To evaluate the influence of hepatic oxygen free radical systems on liver injury by topical p-phenylenediamine (PPD) application on rat skin, PPD (25 mg/16.5 $\textrm{cm}^2$) was topically applied to the abdominal region 5 times every other day and sacrificed. By PPD treatment, increasing rate of liver weight/body weight (%), serum activities of alanine aminotransferase and aspartate aminotransferase and decreasing rate of microsomal glucose-6-phosphatase activity were higher in the rats fed tungstate supplemented diet than those fed a standard diet. These findings indicate that group fed tungstate supplemented diet have more severe liver injury compared with group fed standard diet on topical PPD application.
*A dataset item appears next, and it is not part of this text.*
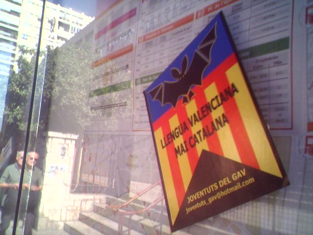 Adhesiu del GAV (Grup d'Accio [sic] Valencianista en una parada d'autobús. Fotografia presa al costat de l'Escola Universitària de Magisteri "Ausiàs March" (València, Espanya).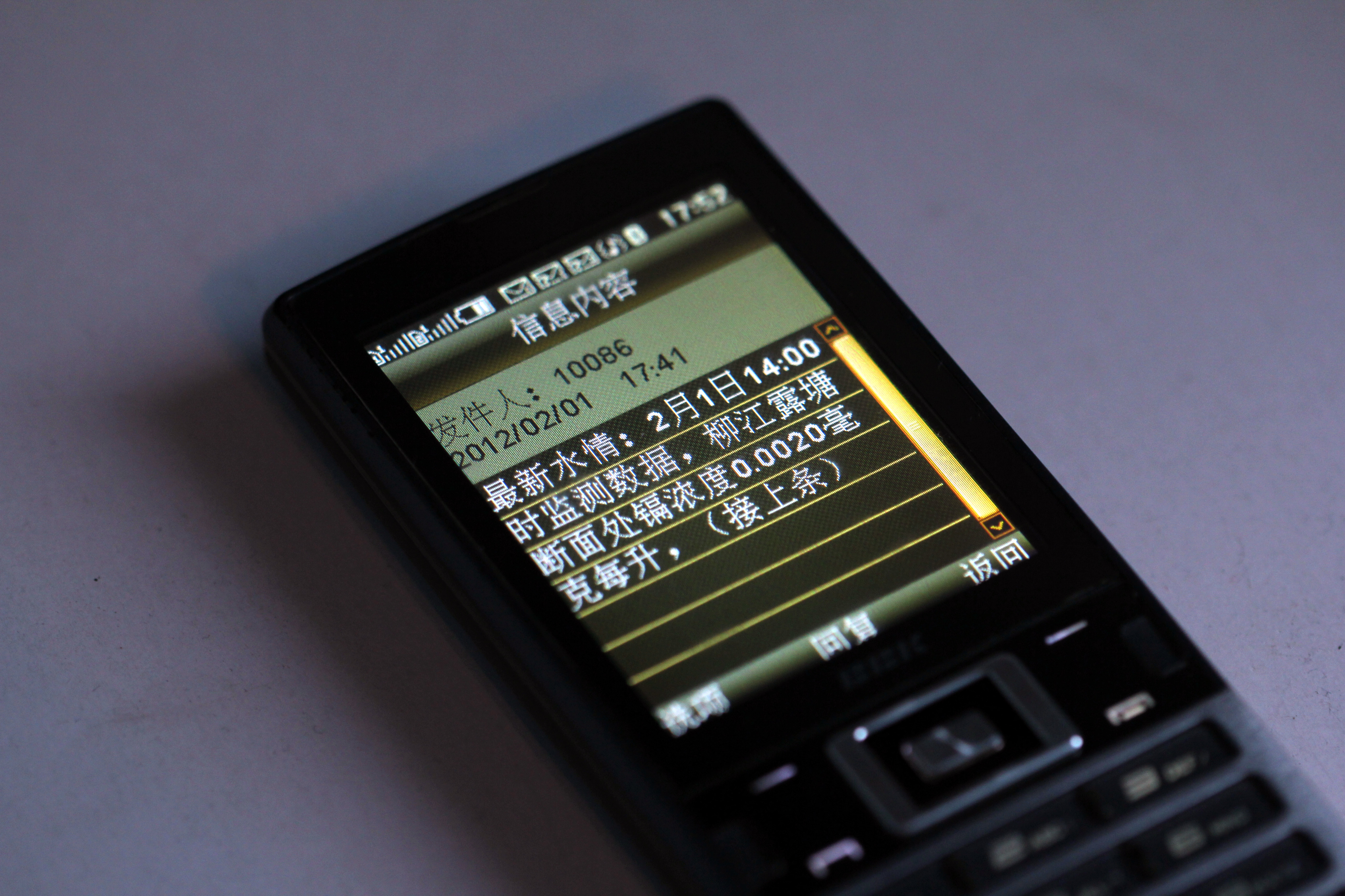 龙江镉污染情况短信

However, the activities of oxygen free radical generating enzymes such as xanthine oxidase (XO) and cytochrome P450 dependent aniline hydroxylase and those of oxygen free radical scavenging enzymes were not found to be different between these two animal groups. In the present study, a novel monitoring method to detect the generating of oxygen free radicals in liver extract was devised. Throughout this method, the oxidized PPD produced by oxygen free radicals was determined colorimetrically. The increasing rate of PPD oxidation by liver homogenate was higher in tungstate fed animals than in standard diet fed ones. Among the fractionations of liver extract, the mitochondrial and postmitochondrial fractions in the liver extract of tungstate fed animals led to a higher availability of PPD oxidation by PPD treatment compared with standard diet fed ones. In conclusion, these results suggest that an enhanced liver injury in tungstate fed animals treated with PPD may be due to oxygen free radicals produced in other systems except oxygen free radicals generating from cytosolic XO system. Especially, oxidative availability by PPD can be used for oxygen free radical detection in some tissue.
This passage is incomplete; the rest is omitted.